BRIEF:
Once the images are set aside, print the remaining lines below exactly.

BEGIN DATA PROVIDED

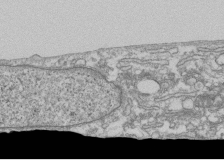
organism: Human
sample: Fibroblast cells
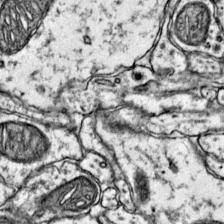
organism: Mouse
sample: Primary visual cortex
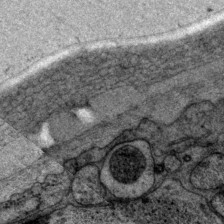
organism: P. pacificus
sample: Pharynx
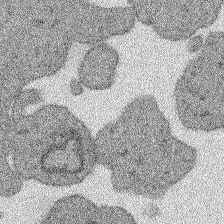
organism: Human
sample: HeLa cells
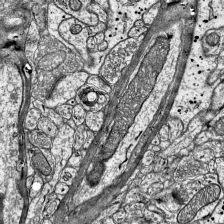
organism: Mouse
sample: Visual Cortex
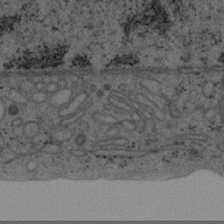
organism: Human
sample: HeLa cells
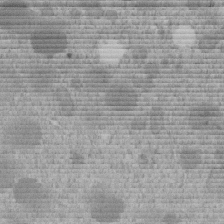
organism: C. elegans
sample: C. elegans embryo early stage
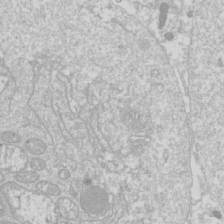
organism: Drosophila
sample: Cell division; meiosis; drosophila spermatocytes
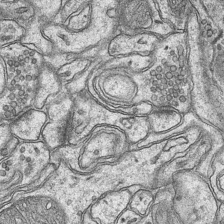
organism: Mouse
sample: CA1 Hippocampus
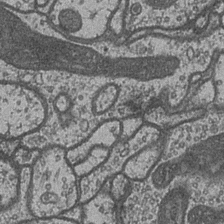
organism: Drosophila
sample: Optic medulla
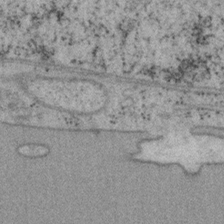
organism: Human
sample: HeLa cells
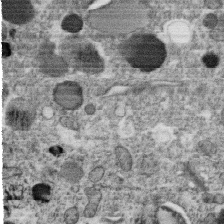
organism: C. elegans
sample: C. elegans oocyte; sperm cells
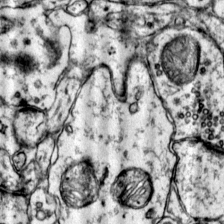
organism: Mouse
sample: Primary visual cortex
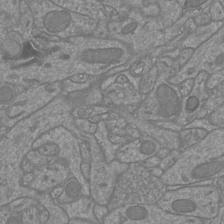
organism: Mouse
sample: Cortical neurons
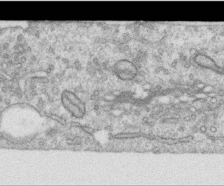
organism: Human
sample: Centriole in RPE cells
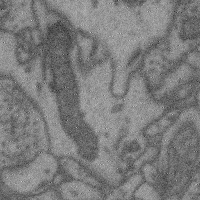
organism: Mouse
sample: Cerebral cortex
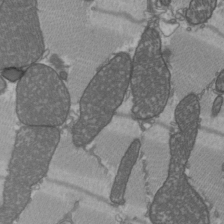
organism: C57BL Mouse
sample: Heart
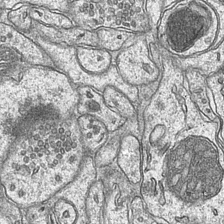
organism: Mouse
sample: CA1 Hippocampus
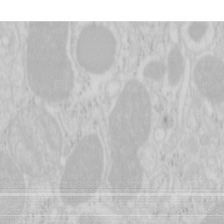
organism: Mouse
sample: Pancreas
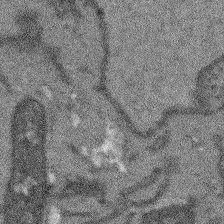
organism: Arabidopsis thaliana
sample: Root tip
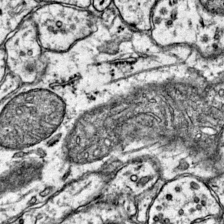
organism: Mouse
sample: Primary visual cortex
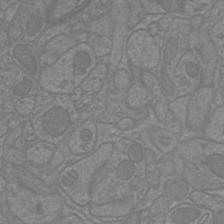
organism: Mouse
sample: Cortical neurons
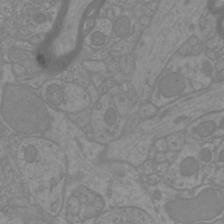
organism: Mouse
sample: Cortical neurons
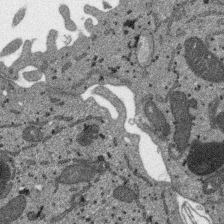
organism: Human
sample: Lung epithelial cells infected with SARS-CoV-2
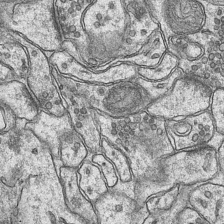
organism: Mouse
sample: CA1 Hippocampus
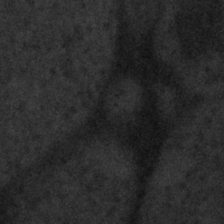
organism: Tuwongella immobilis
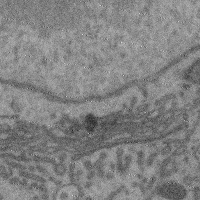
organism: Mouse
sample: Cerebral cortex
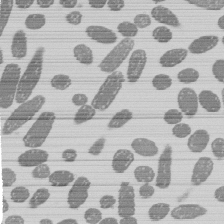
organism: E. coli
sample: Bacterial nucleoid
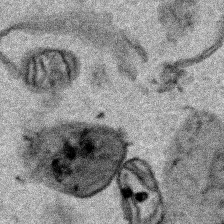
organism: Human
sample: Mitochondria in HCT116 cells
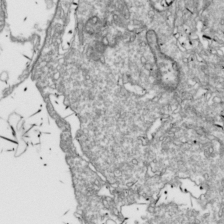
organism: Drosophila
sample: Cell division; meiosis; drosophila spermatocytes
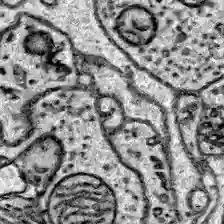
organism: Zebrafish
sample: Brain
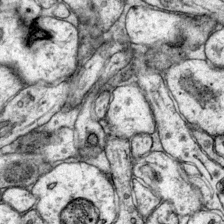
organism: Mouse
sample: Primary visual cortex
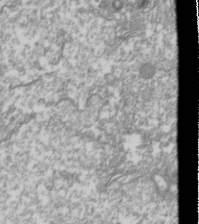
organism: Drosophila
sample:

END DATA PROVIDED

RESPONSE AREA:
organism: Human
sample: Fibroblast cells
organism: Mouse
sample: Primary visual cortex
organism: P. pacificus
sample: Pharynx
organism: Human
sample: HeLa cells
organism: Mouse
sample: Visual Cortex
organism: Human
sample: HeLa cells
organism: C. elegans
sample: C. elegans embryo early stage
organism: Drosophila
sample: Cell division; meiosis; drosophila spermatocytes
organism: Mouse
sample: CA1 Hippocampus
organism: Drosophila
sample: Optic medulla
organism: Human
sample: HeLa cells
organism: C. elegans
sample: C. elegans oocyte; sperm cells
organism: Mouse
sample: Primary visual cortex
organism: Mouse
sample: Cortical neurons
organism: Human
sample: Centriole in RPE cells
organism: Mouse
sample: Cerebral cortex
organism: C57BL Mouse
sample: Heart
organism: Mouse
sample: CA1 Hippocampus
organism: Mouse
sample: Pancreas
organism: Arabidopsis thaliana
sample: Root tip
organism: Mouse
sample: Primary visual cortex
organism: Mouse
sample: Cortical neurons
organism: Mouse
sample: Cortical neurons
organism: Human
sample: Lung epithelial cells infected with SARS-CoV-2
organism: Mouse
sample: CA1 Hippocampus
organism: Tuwongella immobilis
organism: Mouse
sample: Cerebral cortex
organism: E. coli
sample: Bacterial nucleoid
organism: Human
sample: Mitochondria in HCT116 cells
organism: Drosophila
sample: Cell division; meiosis; drosophila spermatocytes
organism: Zebrafish
sample: Brain
organism: Mouse
sample: Primary visual cortex
organism: Drosophila
sample:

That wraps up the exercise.